Hackers' Screenshots

59 points by mqt ↗ HN
We had a good screenshot thread over 9 months ago. It's always interesting to see how wizards perfect their craft.

Show us how you hack!

101 comments

[ 2.7 ms ] story [ 152 ms ] thread
http://monaco.nirv.net/~tran/screenshots/20080807/montage.pn...

Those are my six workspaces merged into one image. I use Linux+ion3 and emacs.

Damn, that's a small terminal font.

Pretty common for old-school desktops back when X had bitmap fonts that looked poor at large sizes, but personally I'm glad we have the choice now.

First off....Jeopardy torrents! Where do you find daily Jeopardy releases? (Email has been sent, I must know this)
It's Bittorrent. Search Isohunt or TPB.
(comment deleted)
I've been trying to find the syntax for specifying the default mode in emacs for ages (;;; -*-), so go you for including a file using it
If you want more details, check the Emacs manual (in Info), search for "Specifying File Variables".
Girl Talk! Wow, I never thought I'd see him appear in the context of Hacker News...
Girl Talk is the best music to work to. Well, that and Ratatat.
You sirs have excellent taste.
Girl Talk is great... kind of funny to see him on the same playlist as Jason Mraz, though. ;)
http://i37.tinypic.com/2cgimuc.png

I usually have Terminal open as well.

That's a really cool desktop background image. Where did you get it? Know where I could download it? I like it. :)
Another Kohana user! Nice.
My usual desktop; a Cygwin development environment, Notepad++ for editing, PuTTY connected to a remote shell for my IRC, and Elecard Streameye for video stream analysis.

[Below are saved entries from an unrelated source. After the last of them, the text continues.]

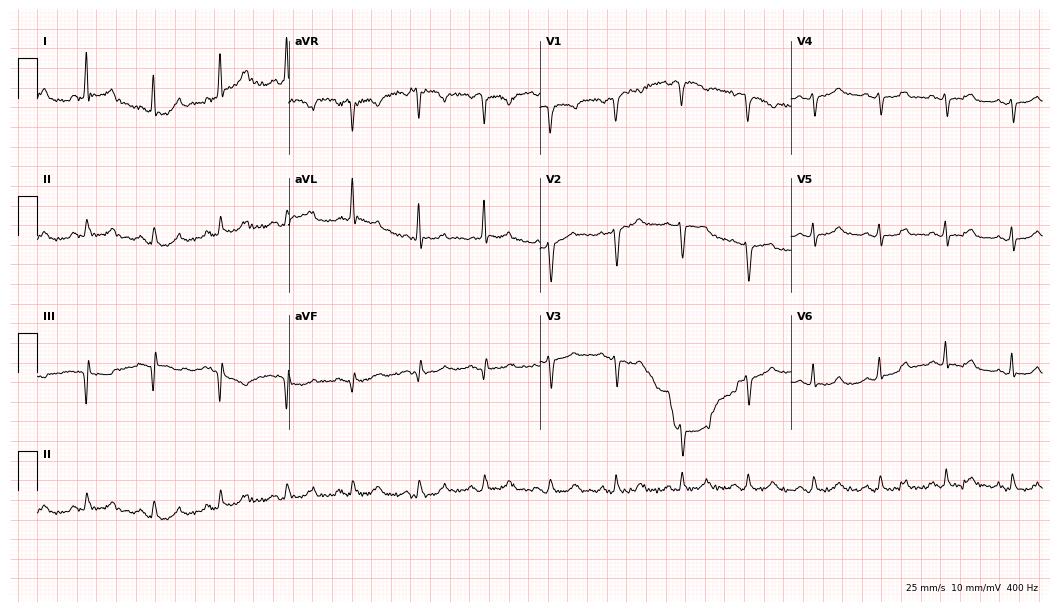
12-lead ECG from an 85-year-old female patient. No first-degree AV block, right bundle branch block, left bundle branch block, sinus bradycardia, atrial fibrillation or sinus tachycardia recorded for this tracing. Only these six findings were labelled.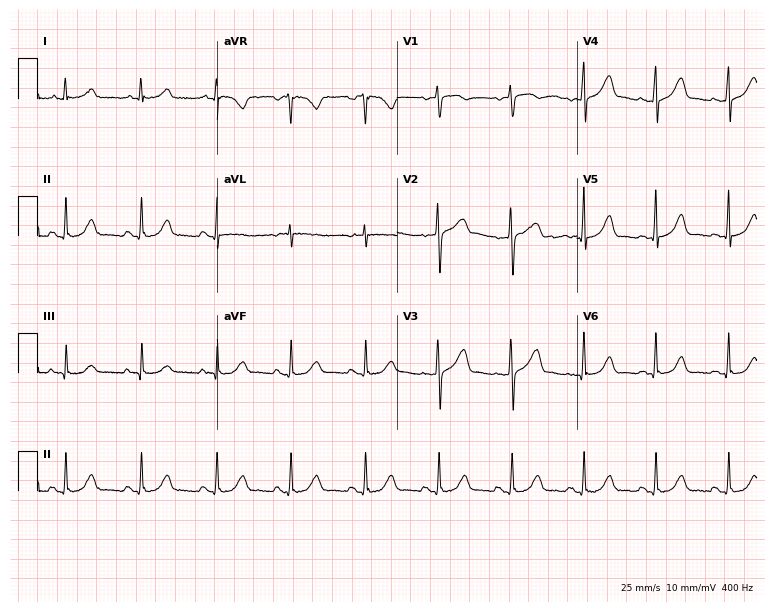
Resting 12-lead electrocardiogram (7.3-second recording at 400 Hz). Patient: a woman, 60 years old. Read as a normal ECG.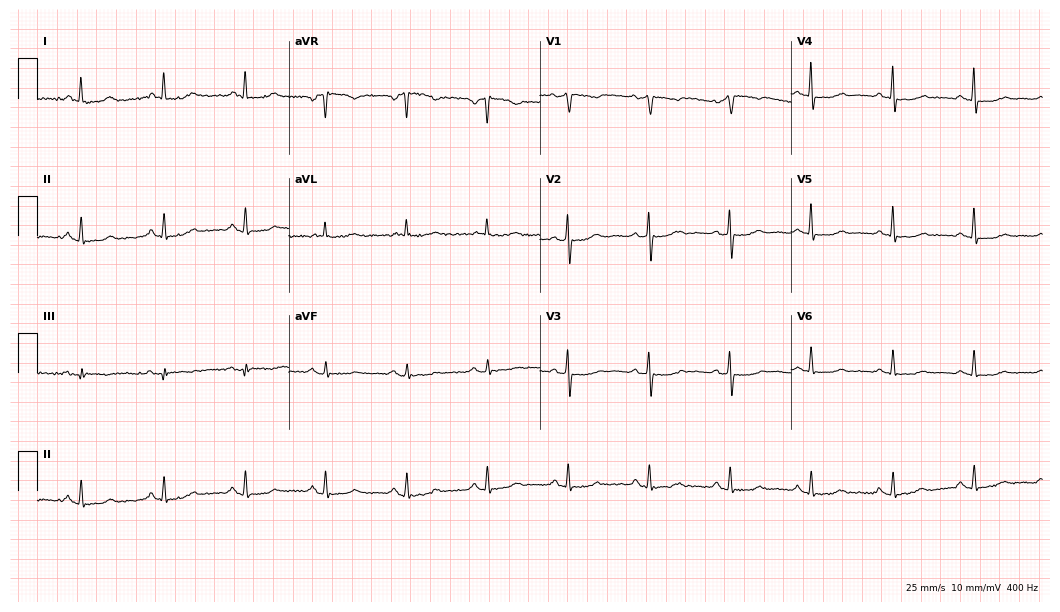
Standard 12-lead ECG recorded from a female, 62 years old. Read as a normal ECG.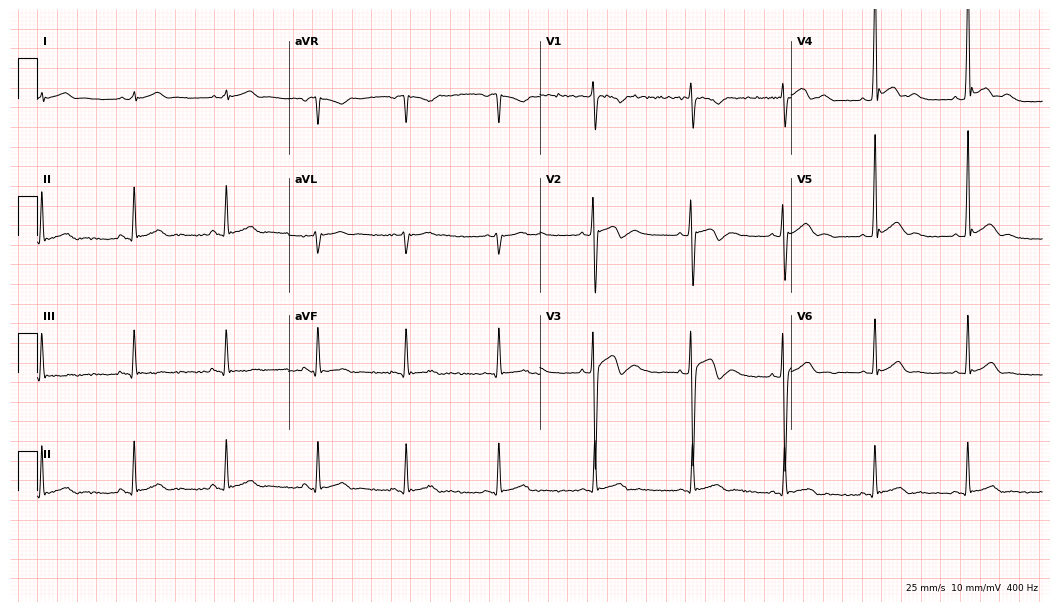
12-lead ECG from a 17-year-old man (10.2-second recording at 400 Hz). Recorded interpretation: within normal limits.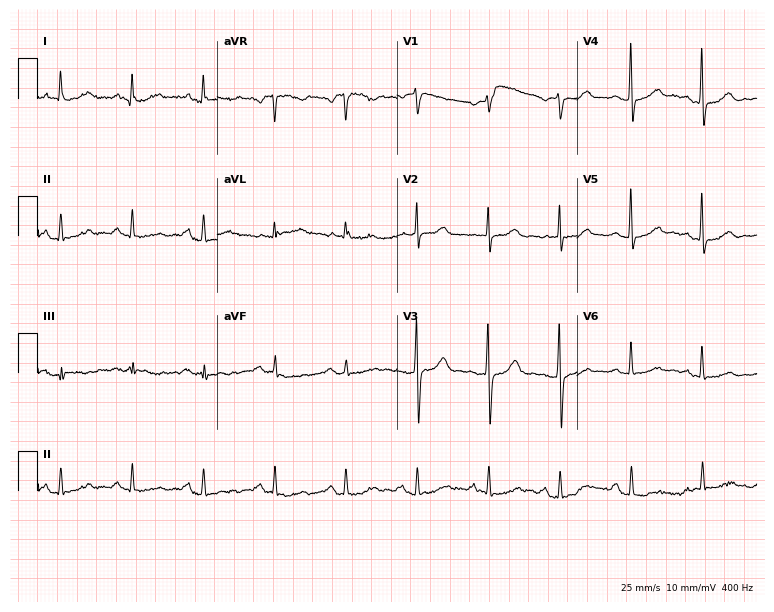
Standard 12-lead ECG recorded from a female patient, 61 years old. Read as a normal ECG.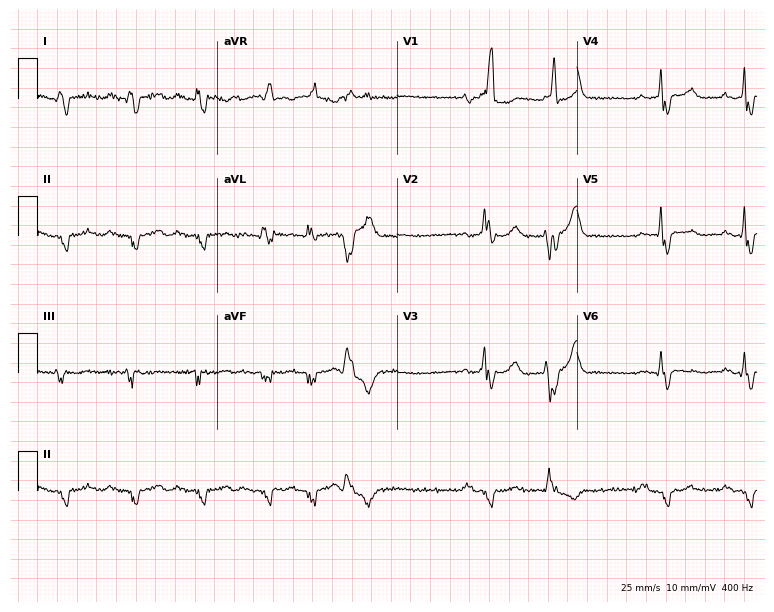
Standard 12-lead ECG recorded from a male patient, 63 years old. The tracing shows first-degree AV block, right bundle branch block.

http://img381.imageshack.us/img381/5126/hackerdesktopyu3.png

gahhh comic sans comments!
OW MY BRAIN. He also line wraps source code.
I'm too lazy to change the defaults on the fonts. Blame the Notepad++ guys. And I rarely notice the comment issue that you pointed out... as sadly most of the code I work on is sorely lacking in comments.

The line wrapping isn't an issue because I usually make it much wider, and if when its wider there's still line wrapping, the person who wrote such code should probably be forced to endure great pain. Most programs I work on have a "please don't make 250-character-lines" policy, for good reason.

What do you like about Notepad++?
Split-screen editing (of the same file even; most editors don't let me split-screen edit the same file in two different windows), automatic syntax highlighting, bracket-matching (the standard stuff), tabbed editing, and the various built-in tools.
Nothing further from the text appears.